New Zealand Professional Boxing Association (NZPBA) is one of the four governing bodies for the sport of professional boxing in New Zealand. NZPBA is a non-profit organisation.

==History==
The body was founded as South Pacific Boxing Association, with the name changed to New Zealand Professional Boxing Association Inc. in 1984 at its AGM. The new name was greeted and accepted by the World Bodies and Commonwealth Boxing Council.

In 2006, NZPBA had its first female national champion with Daniella Smith defeating Sue Glassey for the super welterweight title. Smith is New Zealand's second professional national champion.

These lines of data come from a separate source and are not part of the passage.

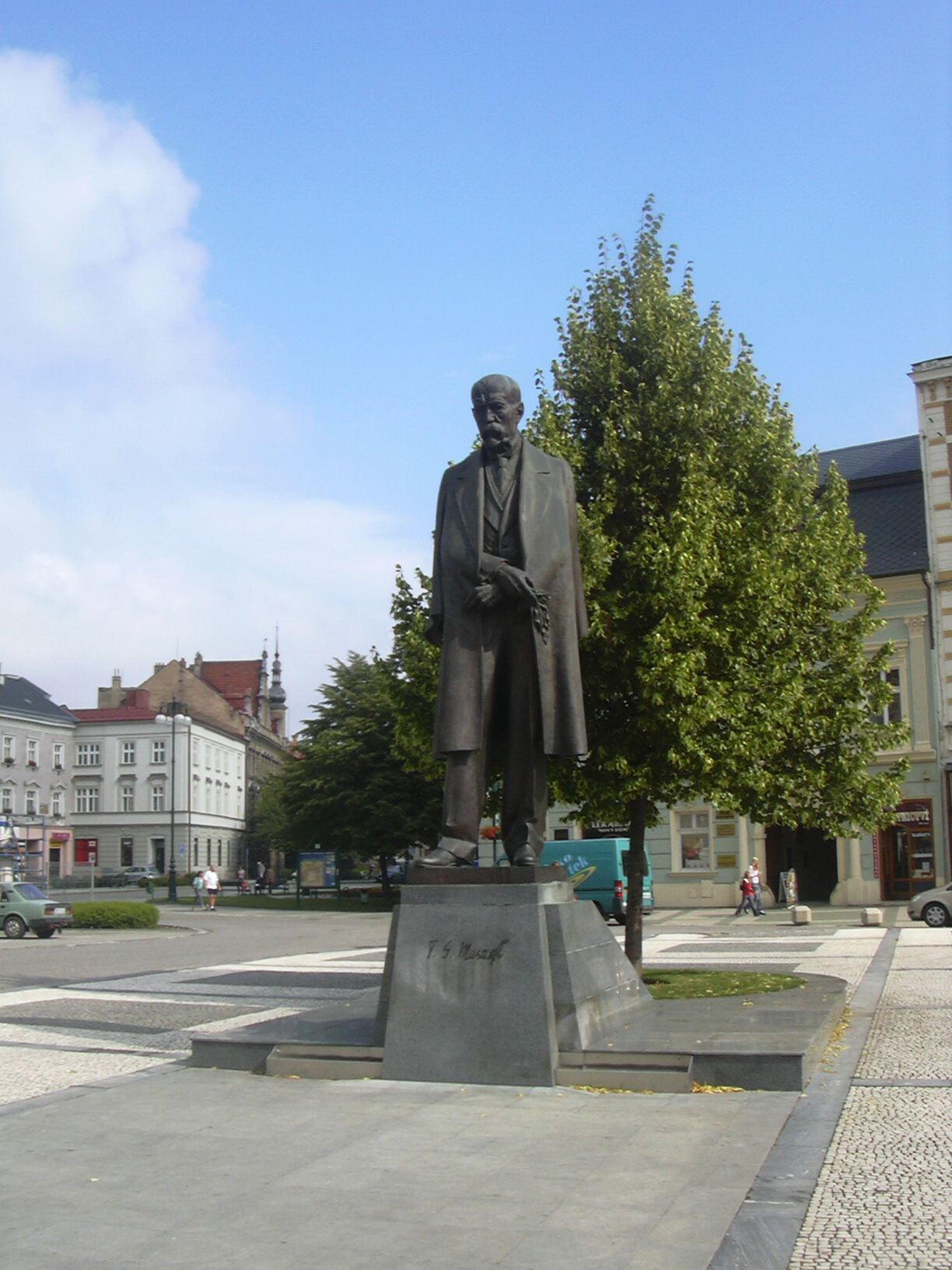 socha TGM (Prostějov- czech republic)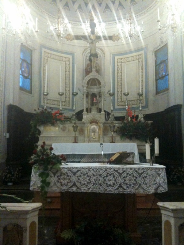 Chiesa di San Matteo, Giusvalla (SV) Italy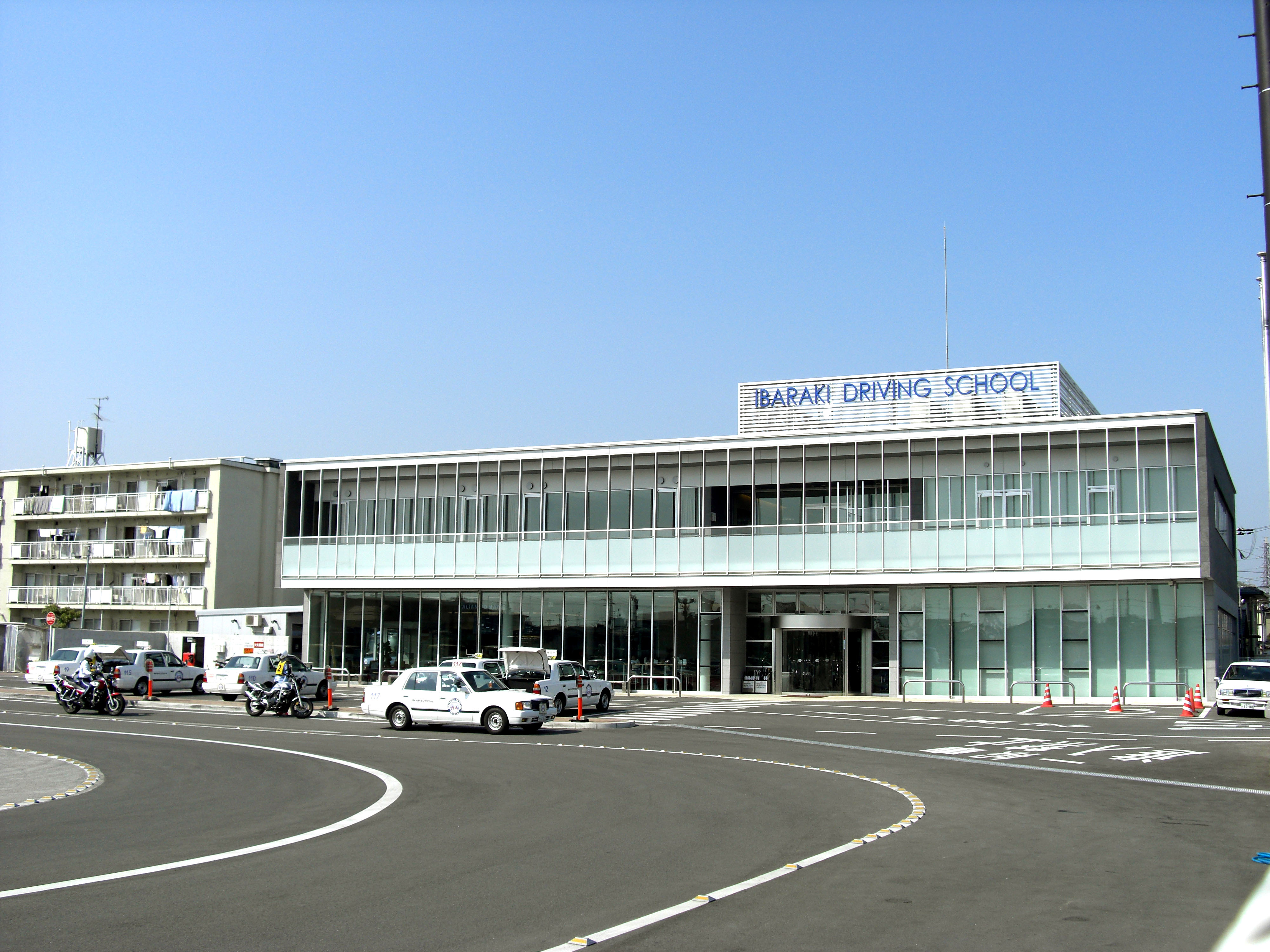 Ibaraki Driving School,Kuwatacho Ibaraki-City Osaka Japan.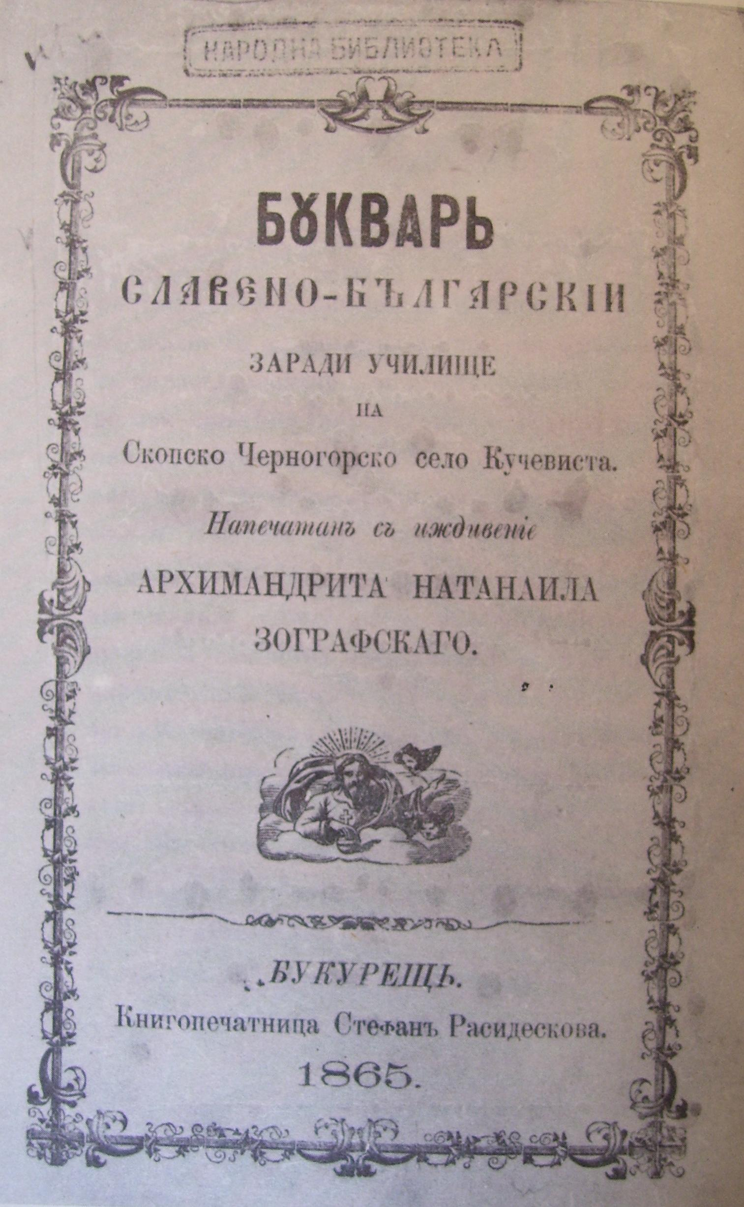 Заглавна страница на "Кратко изяснение на Божествената литургия" на Натанаил Охридски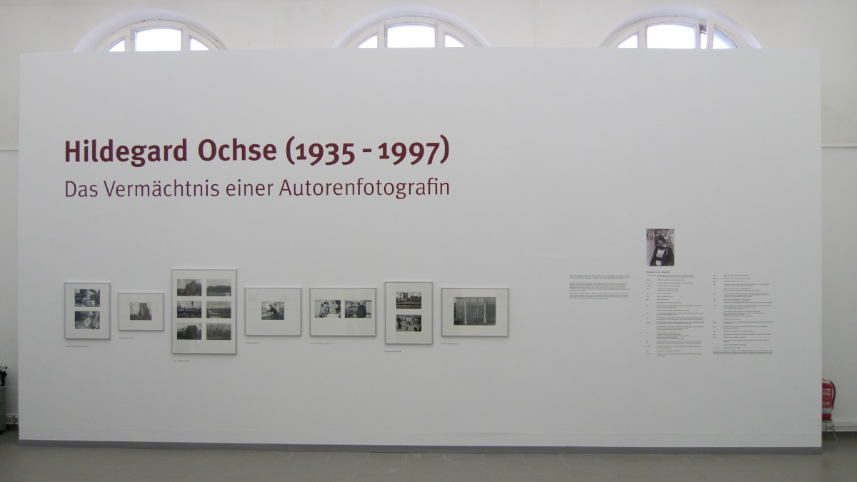 Ausstellungsraum Haus am Kleistpark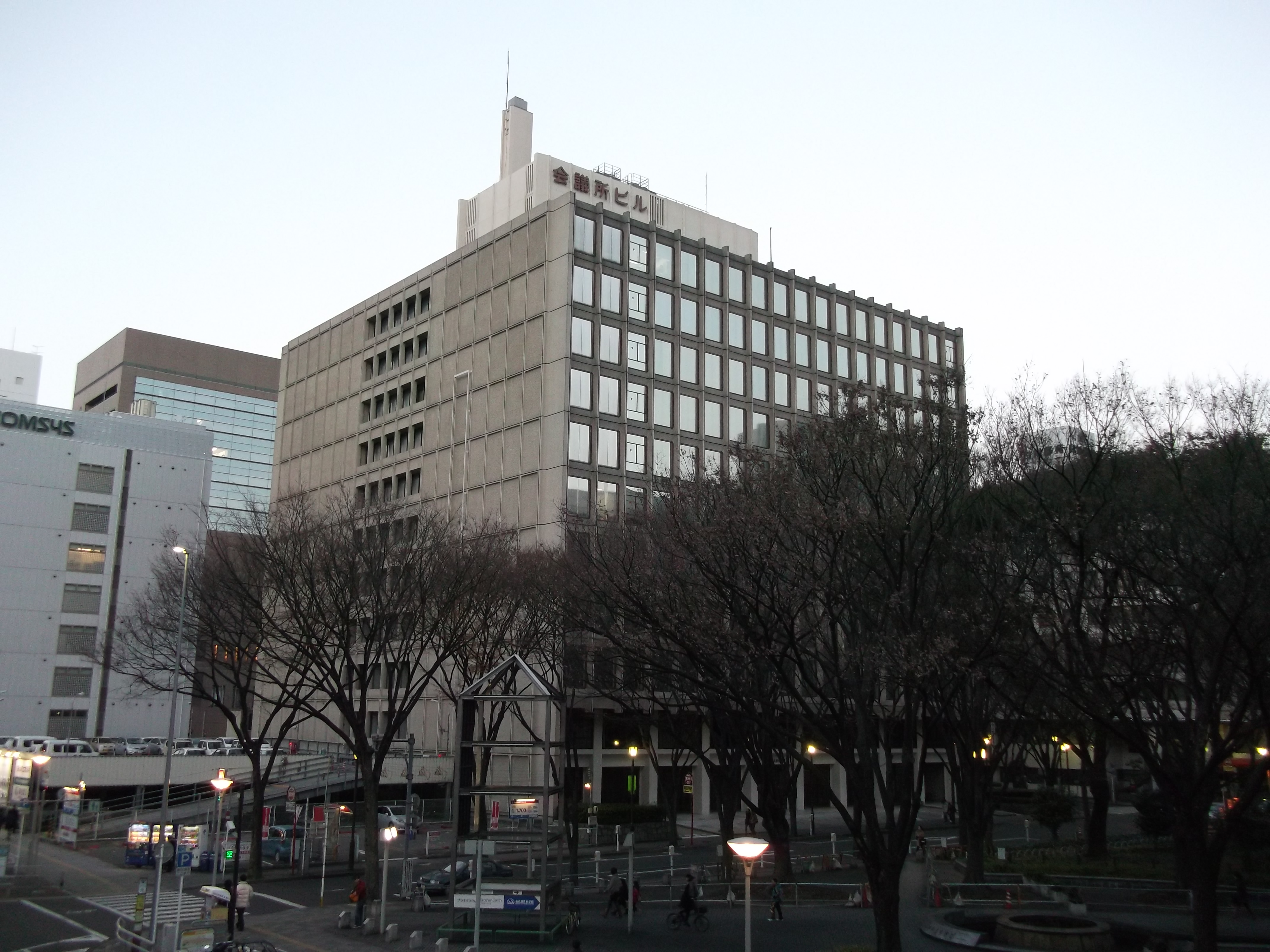 名古屋市中区栄にある名古屋商工会議所ビルを南西角から写す

In April 2016, NZPBA sanctioned New Zealand's first major world title fight (from one of the four major sanctioning bodies) for the WBC female middleweight title with Kali Reis defeating Maricela Cornejo by split decision. The fight night also featured two of New Zealand's first WBC Silver title fights with Melissa St. Vil defeating Baby Nansen and Ronica Jeffrey defeating Gentiane Lupi. On the same night, NZPBA had New Zealand's first female professional boxing referee, with Shelley Ashton officiating Nailini Helu vs. Kirsty Lupeamanu.
==Controversy==
Former NZPBA President Lance Revill is known for sharing his opinions with New Zealand's local media, causing major scrutiny to the association. He drew particular attention for his comments directed at Joseph Parker. Since the beginning of Parker's career, Revill has made regular comments about Parker, including when he turned pro, alleging that Parker's promoters were only interested in money, that Parker was too hyped up and that Parker didn't win his world title fight in December 2016. In February 2017, it was announced that due to backlash against his comments against Parker, Revill resigned as president of NZPBA. Vice President John Conway was named interim president.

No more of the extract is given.